Description Of Changes

TL;DR - redis cache manager with automatic set-based key indexing, lazy migration of old keys, is not used in any APIs or async functions in this PR, it is purely the storage logic.

This PR lays the groundwork for a Redis cache layer that avoids using KEYS (and eventually SCAN) by providing a convenience layer for secondary index storage (and also as a starting point for other Redis improvements like clustering, enhanced logging, monitoring, etc). This implementation provides the following (and nothing else) - a RedisCacheManager that provides a layer around the Redis client to automatically handle secondary indexing of keys so that they can be cleared and queried without synchronous (and slow) access like KEYS (or SCAN). It does this by allowing you to specify an index name and then transparently recording keys that are related to that index in a Redis set with that name (i.e dsr:1234 or something). Then you can quickly get all the keys for iteration or determine membership, etc.

The second part which could be a separate PR if you prefer as it sits on top of the RedisCacheManager, is a DSRCacheStore that has well-known operations for caching DSRs that take advantage of the underlying secondary index management in RedisCacheManager and also performs backwards compatible key translation (KeyMapper) for well-known types of DSR data, lazy migration on read and writes to the new index mechanism. This is because (among other things) there will be an initial period where we have legacy data being processed and we need to be able to continue working while moving over to this new format (at which point KeyMapper and the things that use it can be removed).

The DSRCacheStore addresses the underlying KEYS issue by leveraging SCAN instead for legacy keys (which uses pagination so, while not nearly as fast, provides less contention).
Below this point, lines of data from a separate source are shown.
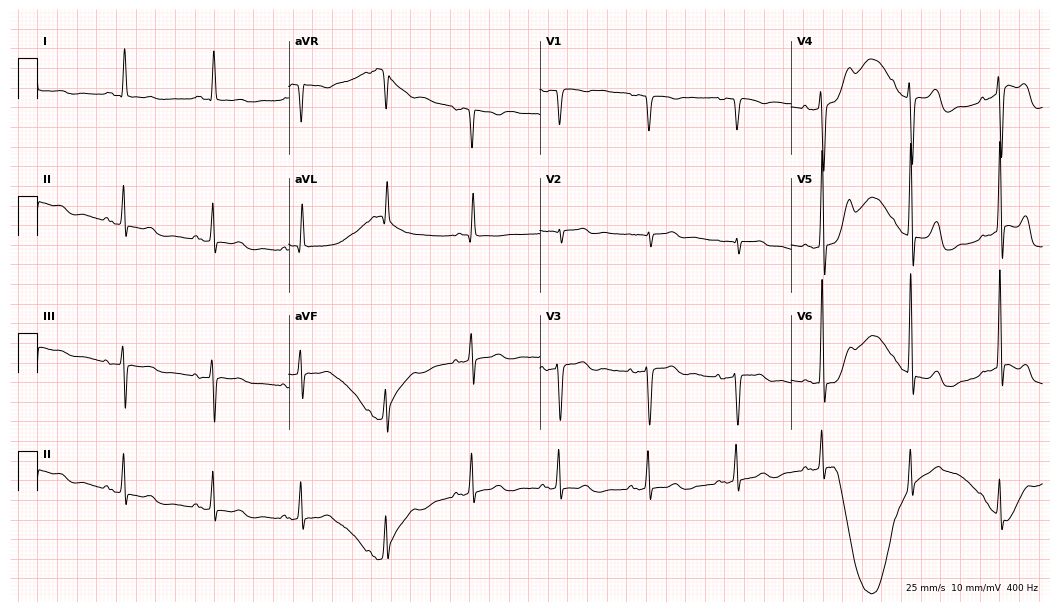
12-lead ECG from a female patient, 64 years old (10.2-second recording at 400 Hz). No first-degree AV block, right bundle branch block, left bundle branch block, sinus bradycardia, atrial fibrillation or sinus tachycardia recorded for this tracing. Other findings, if any, are not listed.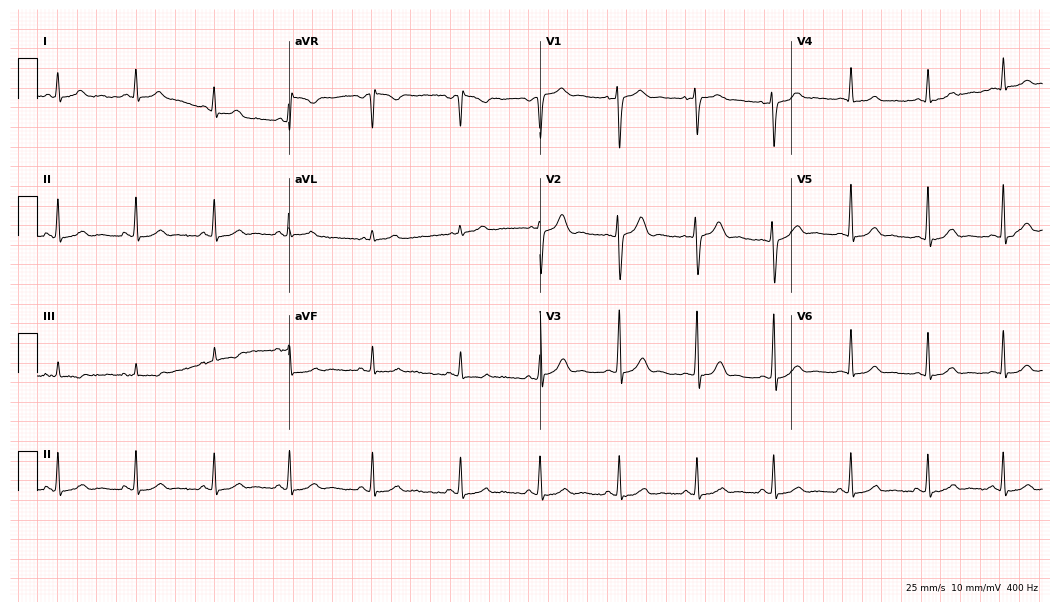
Resting 12-lead electrocardiogram (10.2-second recording at 400 Hz). Patient: a woman, 28 years old. None of these six findings is recorded: first-degree AV block, right bundle branch block, left bundle branch block, sinus bradycardia, atrial fibrillation, sinus tachycardia.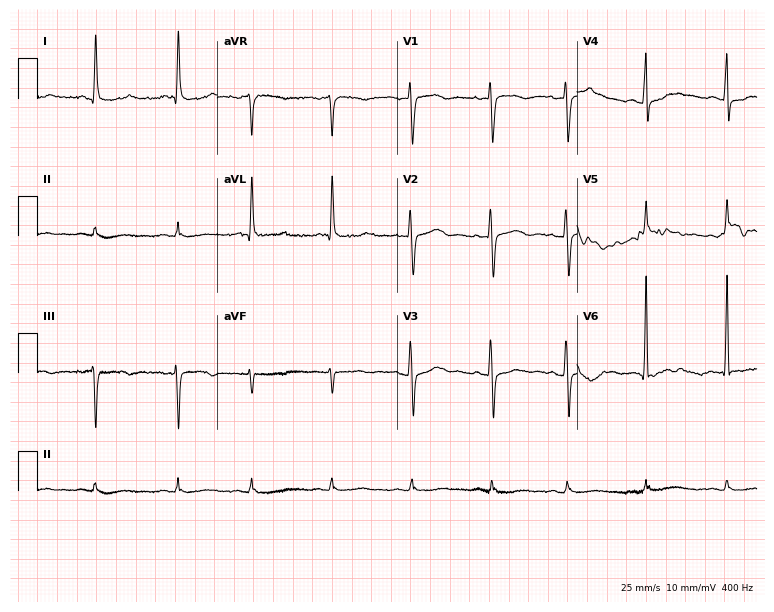
12-lead ECG from a female, 77 years old (7.3-second recording at 400 Hz). Recorded interpretation: within normal limits.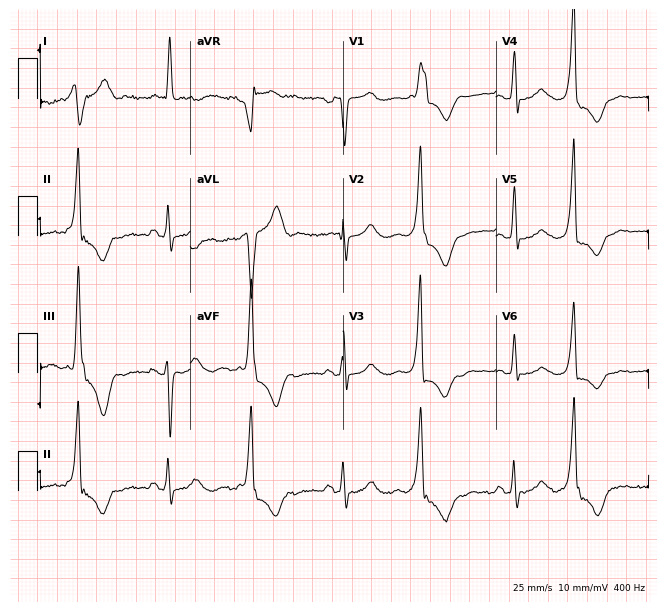
Resting 12-lead electrocardiogram. Patient: an 81-year-old female. None of these six findings is recorded: first-degree AV block, right bundle branch block (RBBB), left bundle branch block (LBBB), sinus bradycardia, atrial fibrillation (AF), sinus tachycardia.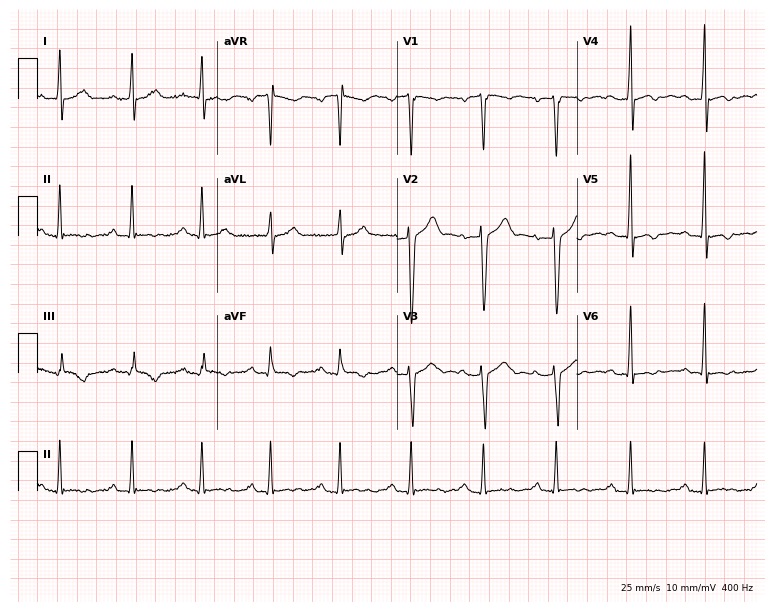
12-lead ECG from a male patient, 41 years old. Shows first-degree AV block.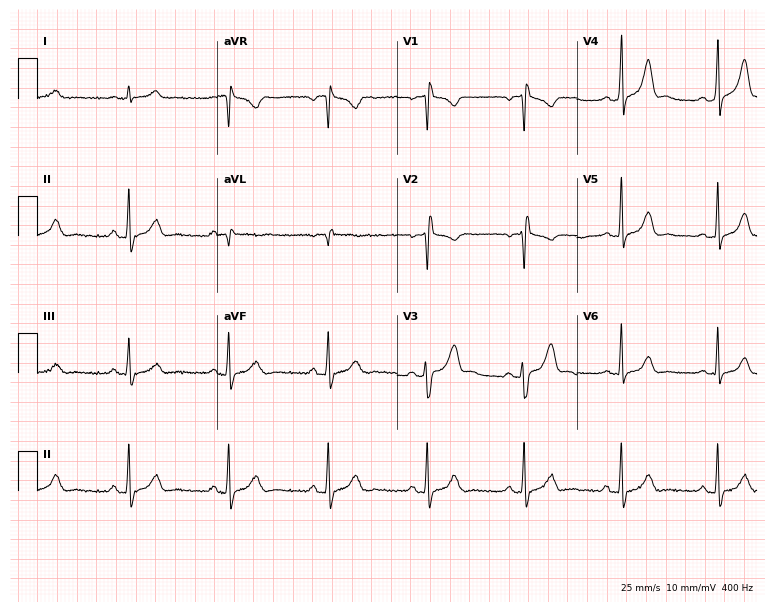
Electrocardiogram, a 45-year-old man. Of the six screened findings (first-degree AV block, right bundle branch block (RBBB), left bundle branch block (LBBB), sinus bradycardia, atrial fibrillation (AF), sinus tachycardia), none is recorded. Findings outside these six are not listed.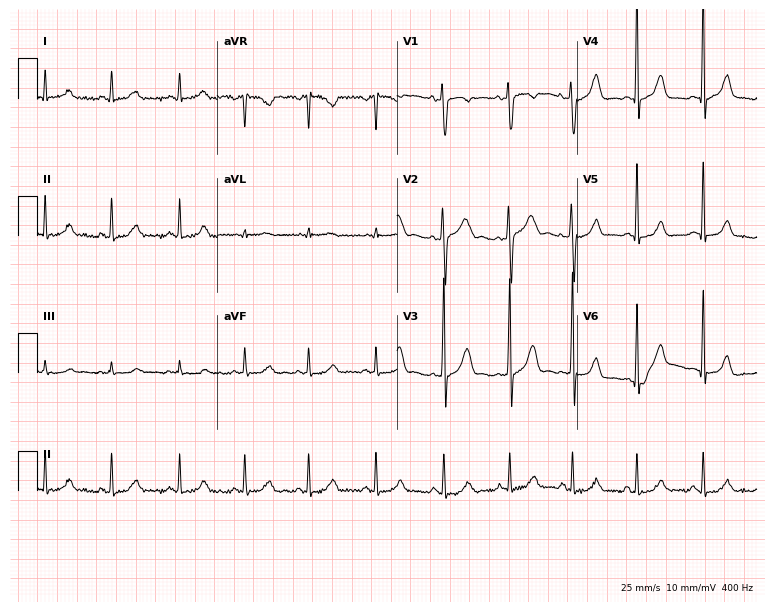
12-lead ECG (7.3-second recording at 400 Hz) from a woman, 46 years old. Screened for six findings — first-degree AV block, right bundle branch block, left bundle branch block, sinus bradycardia, atrial fibrillation, sinus tachycardia — none is recorded.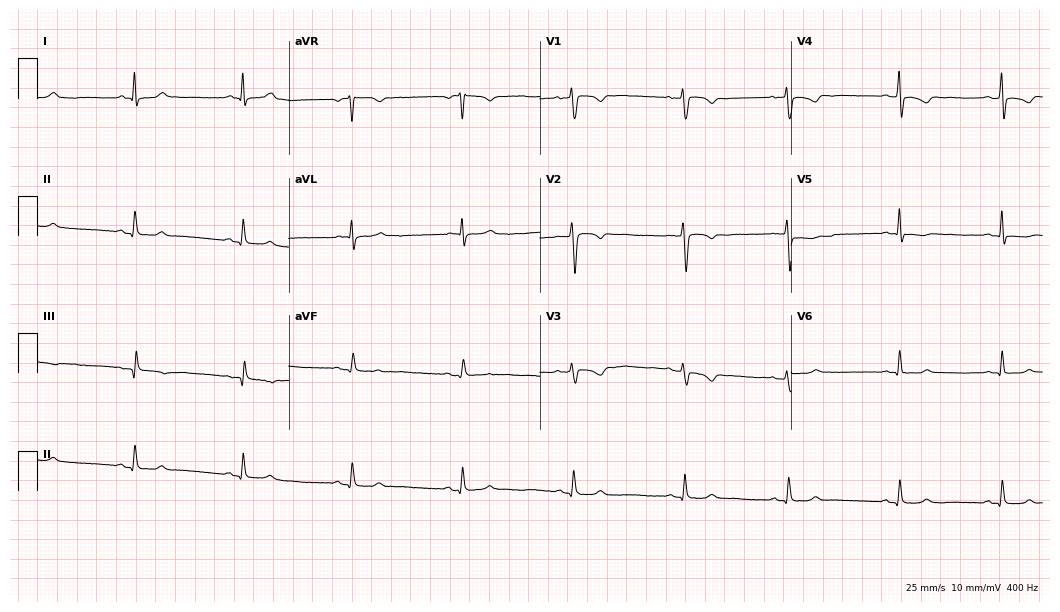
Electrocardiogram (10.2-second recording at 400 Hz), a 21-year-old female. Of the six screened findings (first-degree AV block, right bundle branch block, left bundle branch block, sinus bradycardia, atrial fibrillation, sinus tachycardia), none is recorded.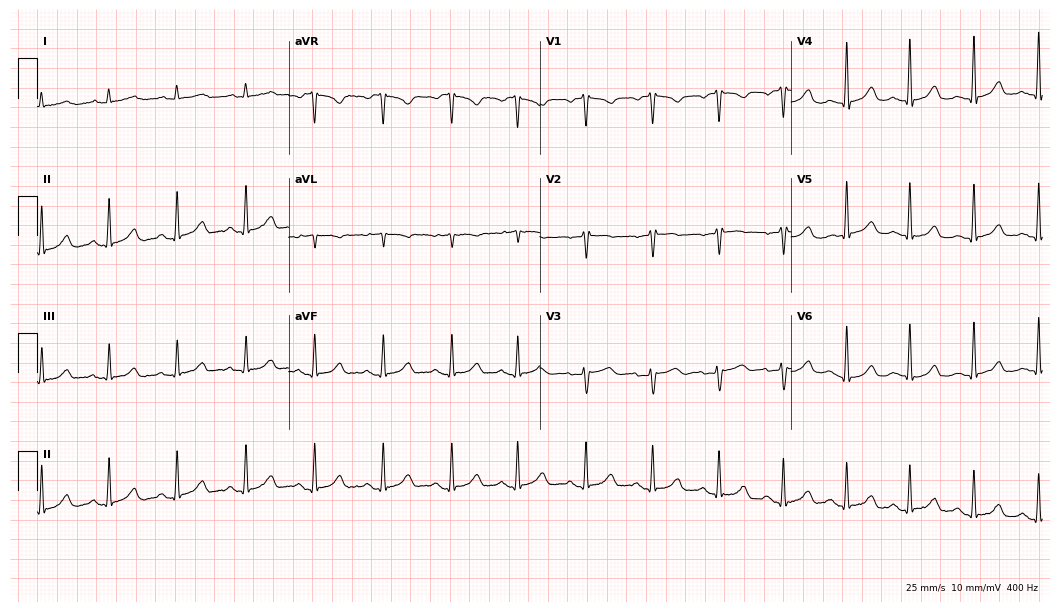
Standard 12-lead ECG recorded from a woman, 47 years old (10.2-second recording at 400 Hz). Read as a normal ECG.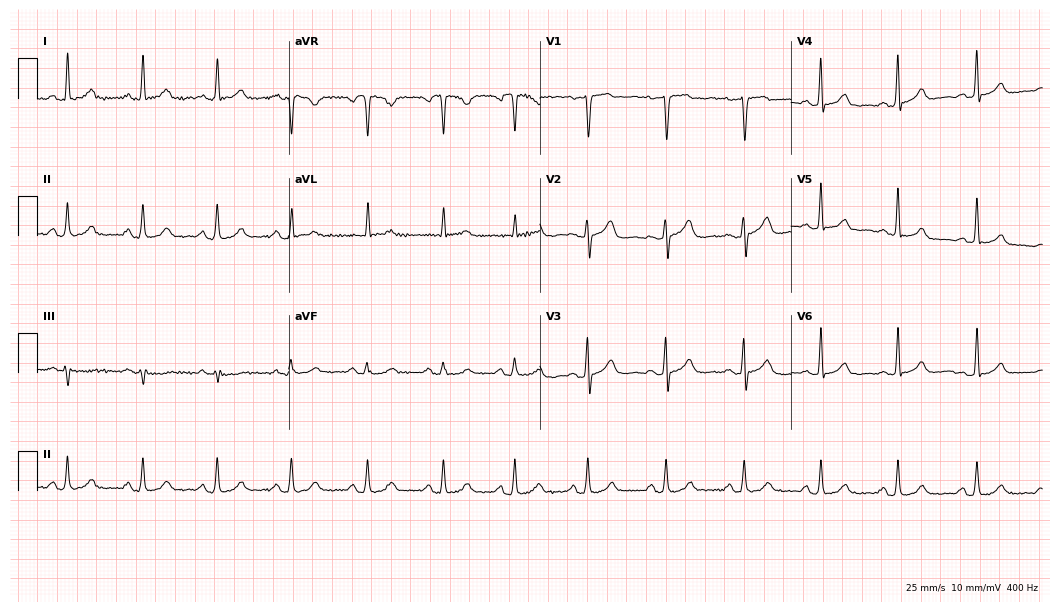
Resting 12-lead electrocardiogram (10.2-second recording at 400 Hz). Patient: a 34-year-old female. Read as a normal ECG.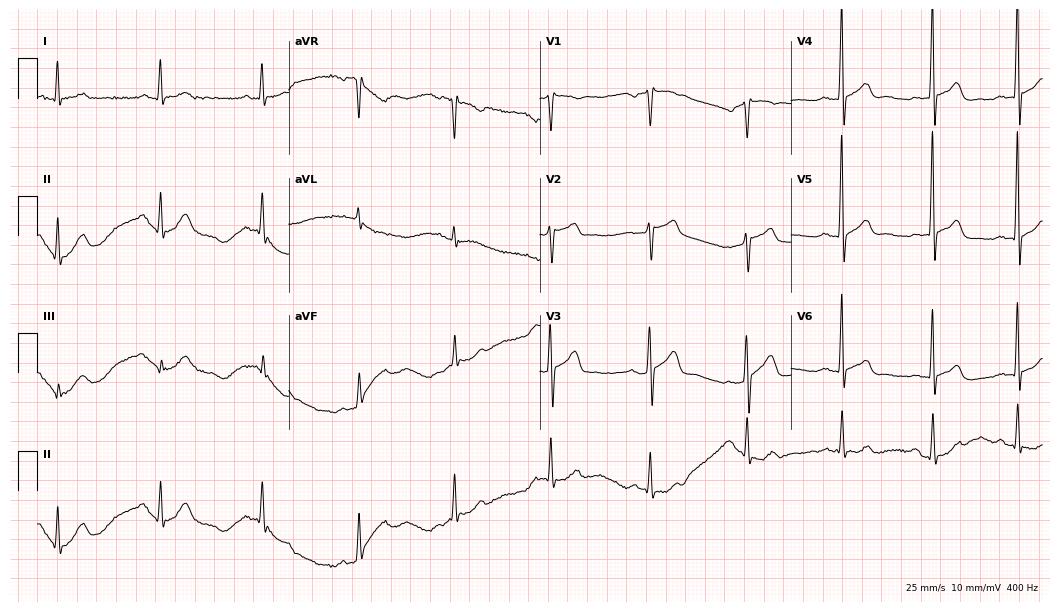
Electrocardiogram (10.2-second recording at 400 Hz), a 61-year-old male. Of the six screened findings (first-degree AV block, right bundle branch block (RBBB), left bundle branch block (LBBB), sinus bradycardia, atrial fibrillation (AF), sinus tachycardia), none is recorded. Only these six findings were labelled.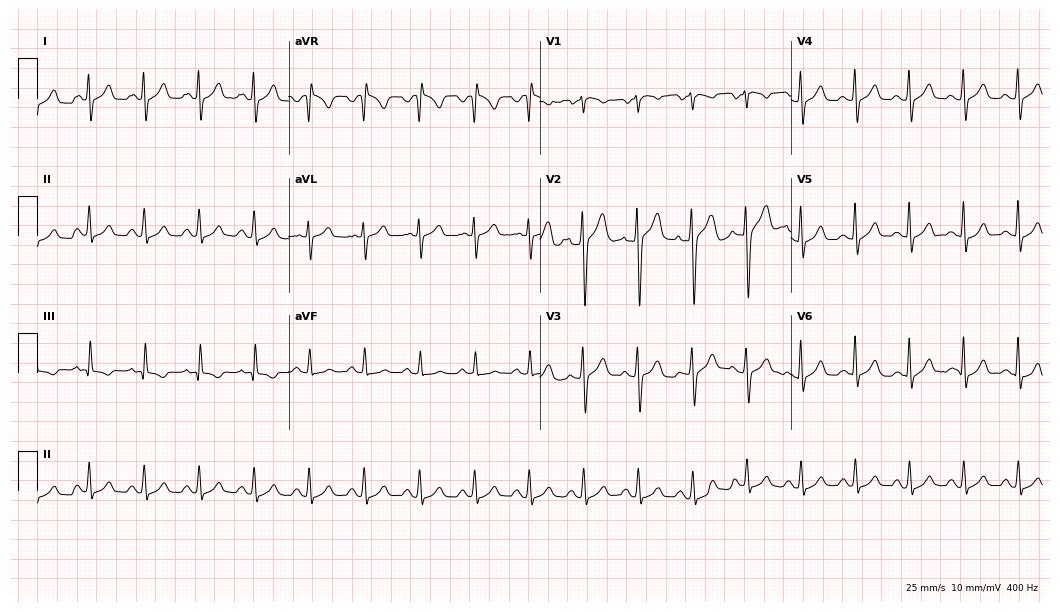
Electrocardiogram, a 29-year-old male patient. Interpretation includes sinus tachycardia (a sinus rate of 100 beats per minute or more).

Neither the RedisCacheManager, nor the DSRCacheStore are used in any active API/async worker code in this PR, it is purely a base for the follow ons (which I have split by DSR functionality - key clearing (the worst offender of KEYS currently), identity cache, encryption and custom fields, request body, etc. in subsequent PRs.

Code Changes

(See above)

Steps to Confirm

None, there are unit tests to test the key management logic / mapping / lazy reads / index management / etc.

Pre-Merge Checklist

  • Issue requirements met
  • All CI pipelines succeeded
  • CHANGELOG.md updated
    • Add a db-migration This indicates that a change includes a database migration label to the entry if your change includes a DB migration
    • Add a high-risk This issue suggests changes that have a high-probability of breaking existing code label to the entry if your change includes a high-risk change (i.e. potential for performance impact or unexpected regression) that should be flagged
    • Updates unreleased work already in Changelog, no new entry necessary
  • UX feedback:
    • All UX related changes have been reviewed by a designer
    • No UX review needed
  • Followup issues:
    • Followup issues created
    • No followup issues
  • Database migrations:
    • Ensure that your downrev is up to date with the latest revision on main
    • Ensure that your downgrade() migration is correct and works
      • If a downgrade migration is not possible for this change, please call this out in the PR description!
    • No migrations
  • Documentation:
    • Documentation complete, PR opened in fidesdocs
    • Documentation issue created in fidesdocs
    • If there are any new client scopes created as part of the pull request, remember to update public-facing documentation that references our scope registry
    • No documentation updates required

  Phase 1: Infrastructure + Tests
  - Context manager get_dsr_cache_store() for obtaining store instances
  - Fix clear() to use SCAN for finding all keys in mixed state
  - Add 14 migration tests with factory functions and parametrization
  - Tests verify backward compatibility and migration behavior
  No production code changes - infrastructure only.
@johnewart johnewart requested a review from a team as a code owner February 18, 2026 01:48
@vercel
Copy link
Contributor

vercel bot commented Feb 18, 2026

The latest updates on your projects. Learn more about Vercel for GitHub.

2 Skipped Deployments
Project Deployment Actions Updated (UTC)
fides-plus-nightly Ignored Ignored Feb 18, 2026 1:48am
fides-privacy-center Ignored Ignored Feb 18, 2026 1:48am

Request Review

@greptile-apps
Copy link
Contributor

greptile-apps bot commented Feb 18, 2026

Greptile Summary

This PR introduces a new Redis cache management layer (RedisCacheManager + DSRCacheStore) that replaces expensive KEYS/SCAN commands with SET-based secondary indexes for DSR (privacy request) cache operations. It also includes a KeyMapper that maps all known legacy key formats to the new dsr:{id}:{part} scheme, and supports lazy migration of legacy keys on read.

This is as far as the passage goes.